Stored items:
┏━━

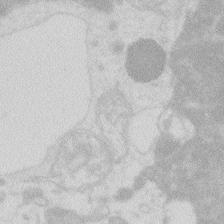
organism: Zebrafish
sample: Macrophage
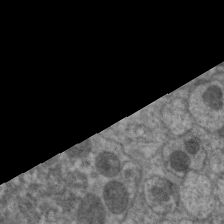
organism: C. elegans
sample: Pharynx
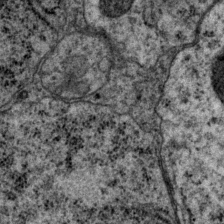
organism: P. pacificus
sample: Pharynx
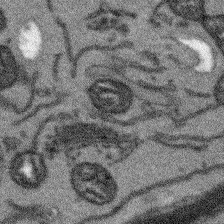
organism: Arabidopsis thaliana
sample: Root tip
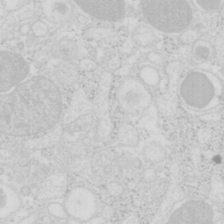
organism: Mouse
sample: Pancreas
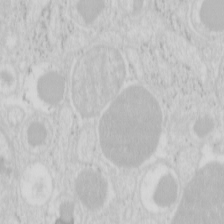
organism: Mouse
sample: Pancreas
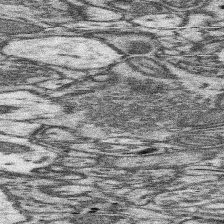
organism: Mouse
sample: Somatosensory cortex neuropil
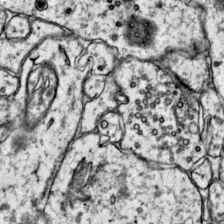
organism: Mouse
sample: Primary visual cortex
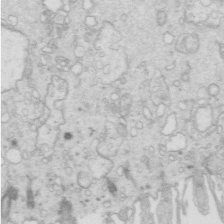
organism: Mouse
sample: Multiciliated cells
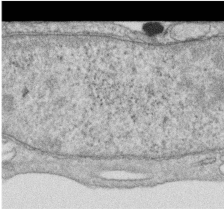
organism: Human
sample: Centriole in RPE cells
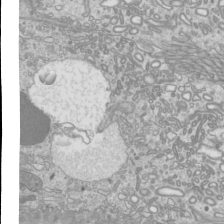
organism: Mouse
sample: Cilia; mouse epididymis
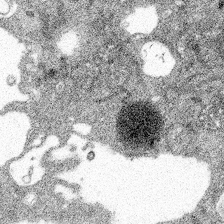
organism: Spongilla lacustris
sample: Multiple
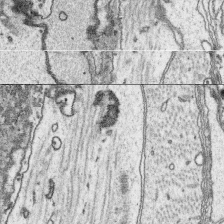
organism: Platynereis dumerilii
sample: Parapodia
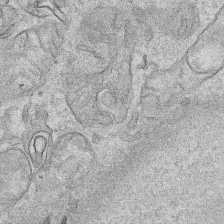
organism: Human
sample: Mitochondria in HCT116 cells
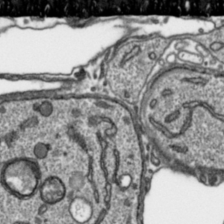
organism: Toxoplasma gondii
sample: Parasites in a vacuole inside a host cell
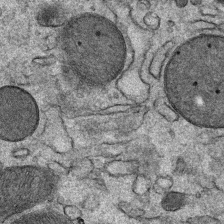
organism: Mouse
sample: Mouse Salivary gland
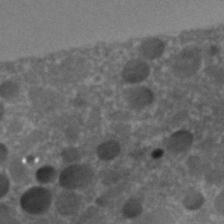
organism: C. elegans
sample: C. elegans embryo
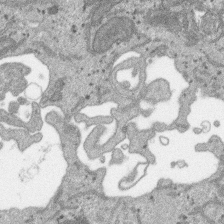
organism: Human
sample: Lung epithelial cells infected with SARS-CoV-2
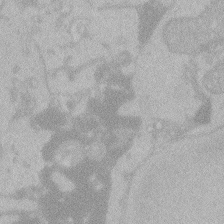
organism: Zebrafish
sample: Macrophage infected with Toxoplasma gondii
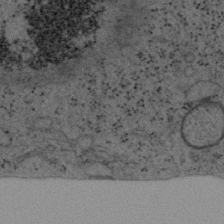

┗━━

▸ **Work order**
Beginning with the first line of the records above, extract each line exactly through the line that holds "sample: Lung epithelial", both ends included. Omit pictures.

▸ **Exercise response**
organism: Zebrafish
sample: Macrophage
organism: C. elegans
sample: Pharynx
organism: P. pacificus
sample: Pharynx
organism: Arabidopsis thaliana
sample: Root tip
organism: Mouse
sample: Pancreas
organism: Mouse
sample: Pancreas
organism: Mouse
sample: Somatosensory cortex neuropil
organism: Mouse
sample: Primary visual cortex
organism: Mouse
sample: Multiciliated cells
organism: Human
sample: Centriole in RPE cells
organism: Mouse
sample: Cilia; mouse epididymis
organism: Spongilla lacustris
sample: Multiple
organism: Platynereis dumerilii
sample: Parapodia
organism: Human
sample: Mitochondria in HCT116 cells
organism: Toxoplasma gondii
sample: Parasites in a vacuole inside a host cell
organism: Mouse
sample: Mouse Salivary gland
organism: C. elegans
sample: C. elegans embryo
organism: Human
sample: Lung epithelial cells infected with SARS-CoV-2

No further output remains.